***** Dataset section *****
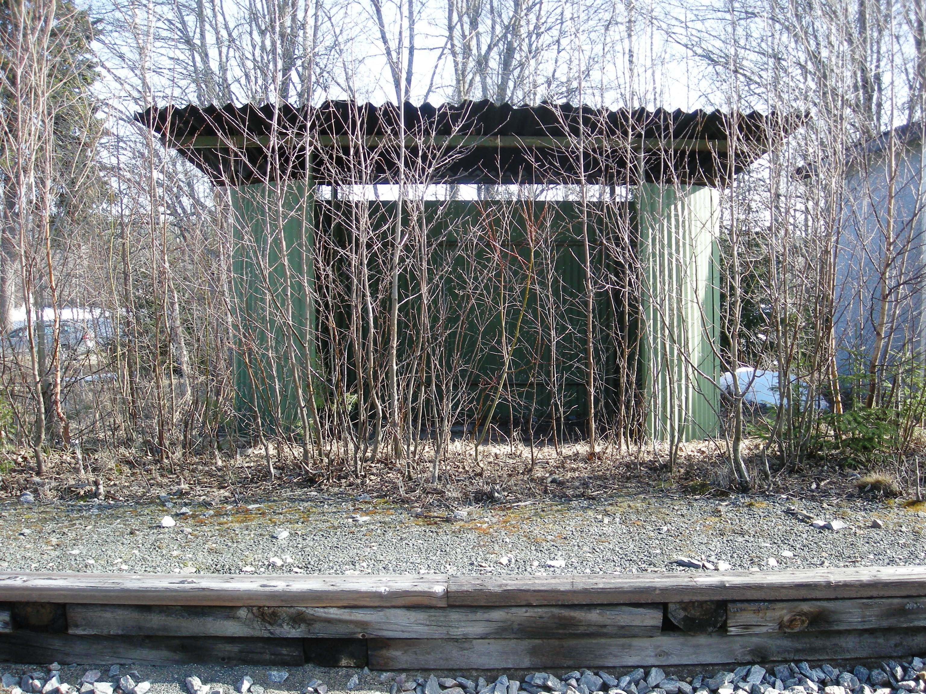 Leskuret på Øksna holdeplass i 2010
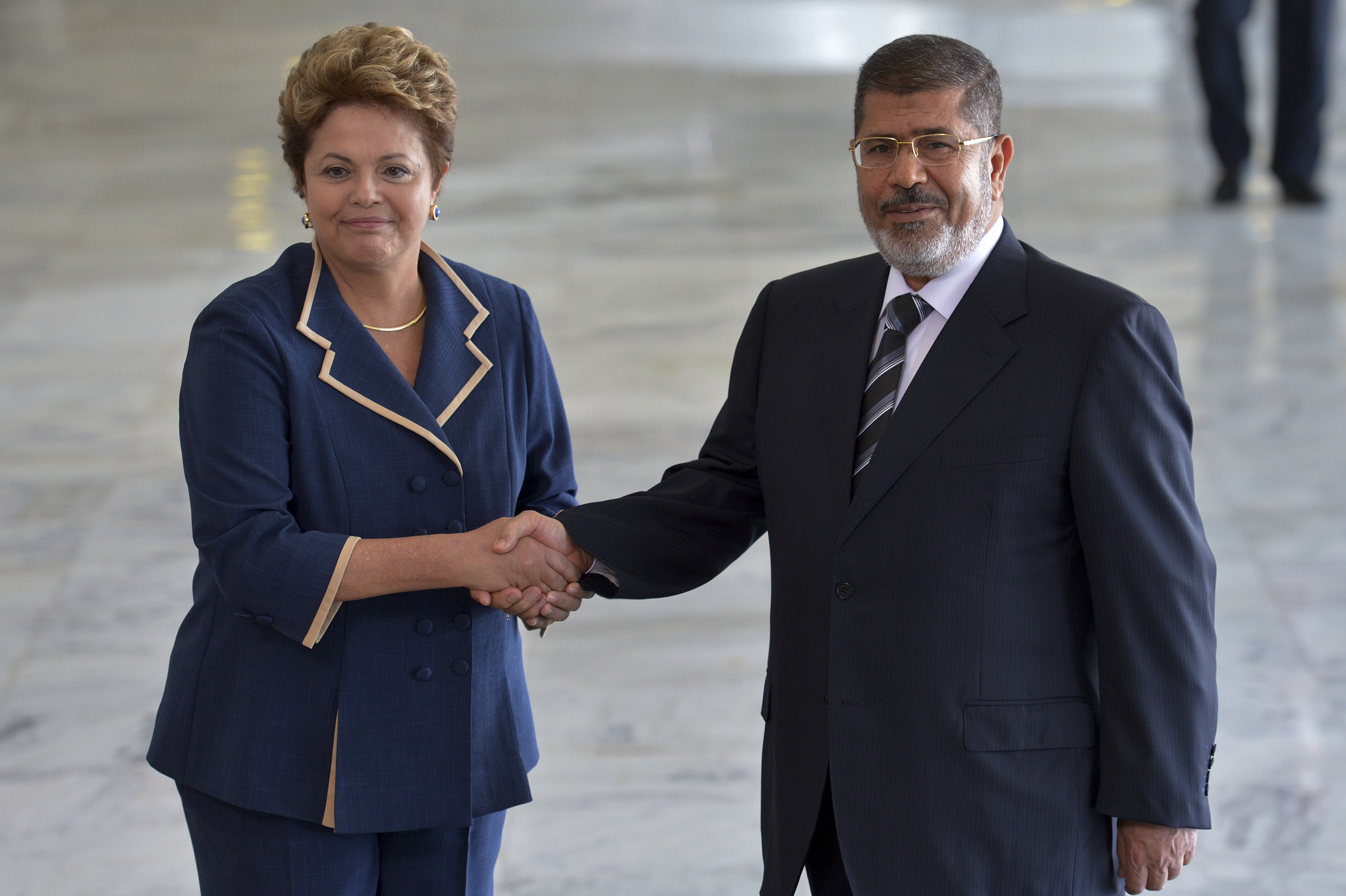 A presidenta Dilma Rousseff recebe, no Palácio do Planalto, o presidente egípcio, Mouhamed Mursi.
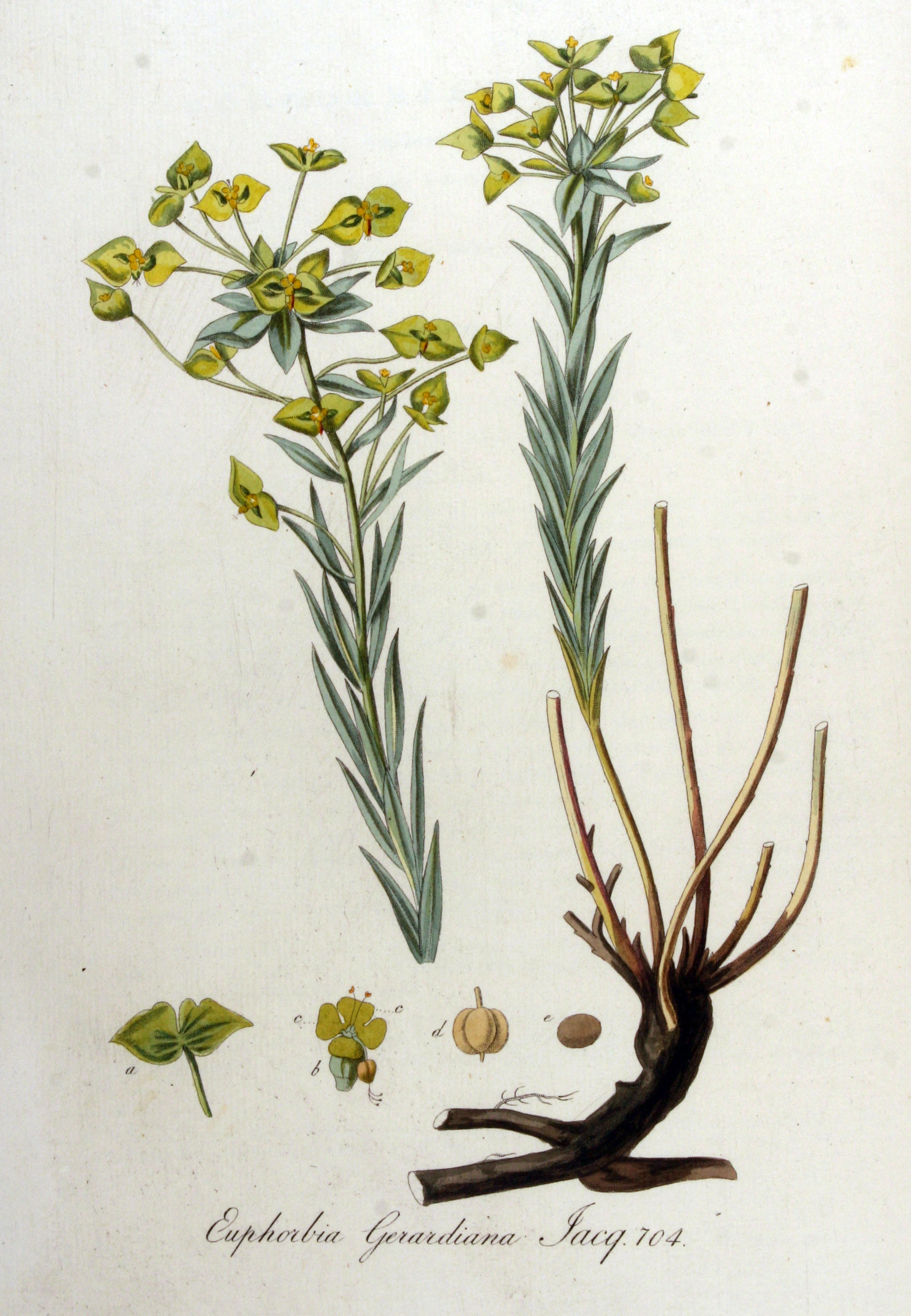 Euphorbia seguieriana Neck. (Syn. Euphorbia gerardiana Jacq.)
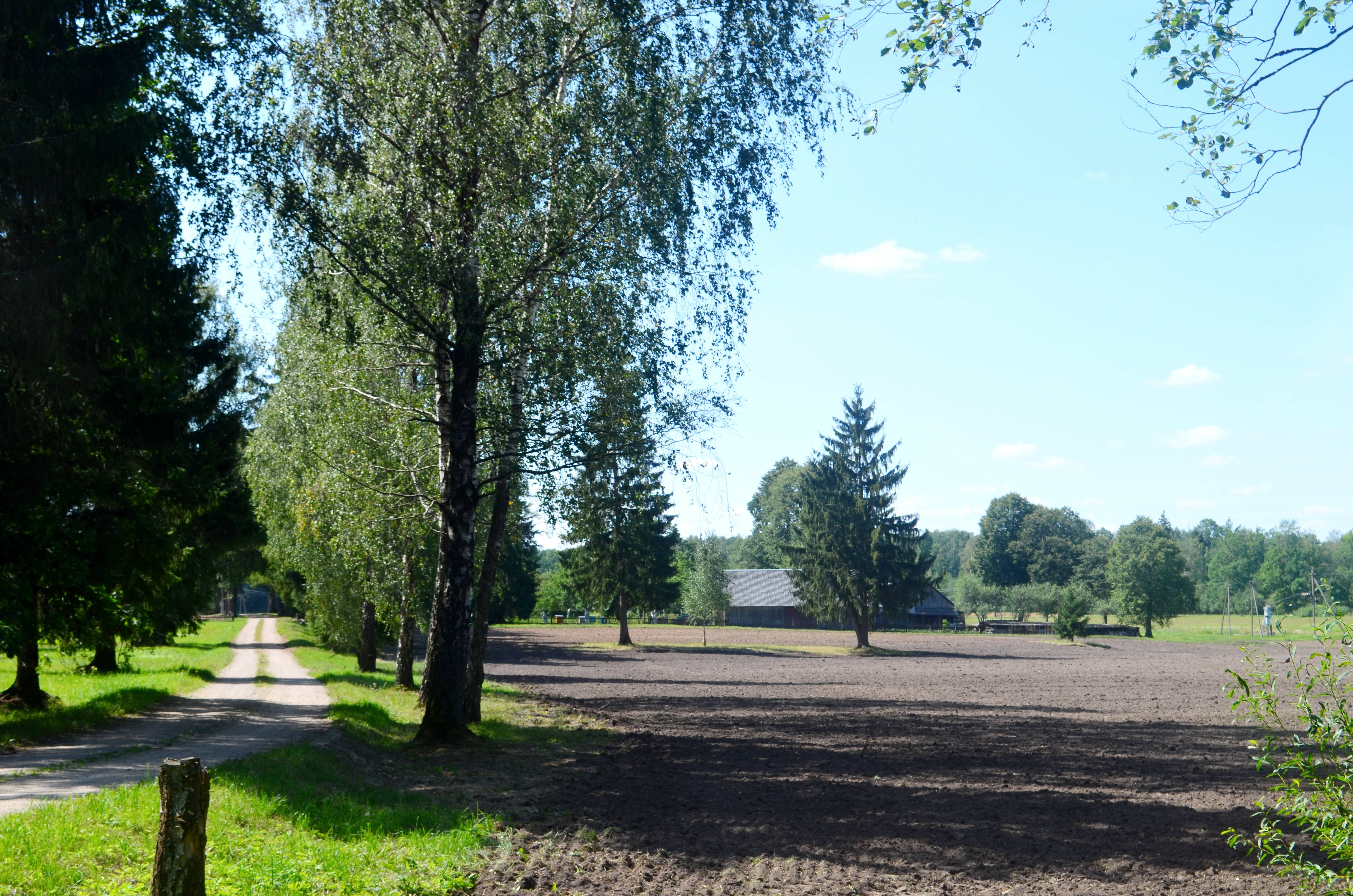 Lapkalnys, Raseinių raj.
*****
What the exercise asks:
The expected result is the complete listing above, printed exactly, with no pictures.

Reply:
 Leskuret på Øksna holdeplass i 2010
 A presidenta Dilma Rousseff recebe, no Palácio do Planalto, o presidente egípcio, Mouhamed Mursi.
 Euphorbia seguieriana Neck. (Syn. Euphorbia gerardiana Jacq.)
 Lapkalnys, Raseinių raj.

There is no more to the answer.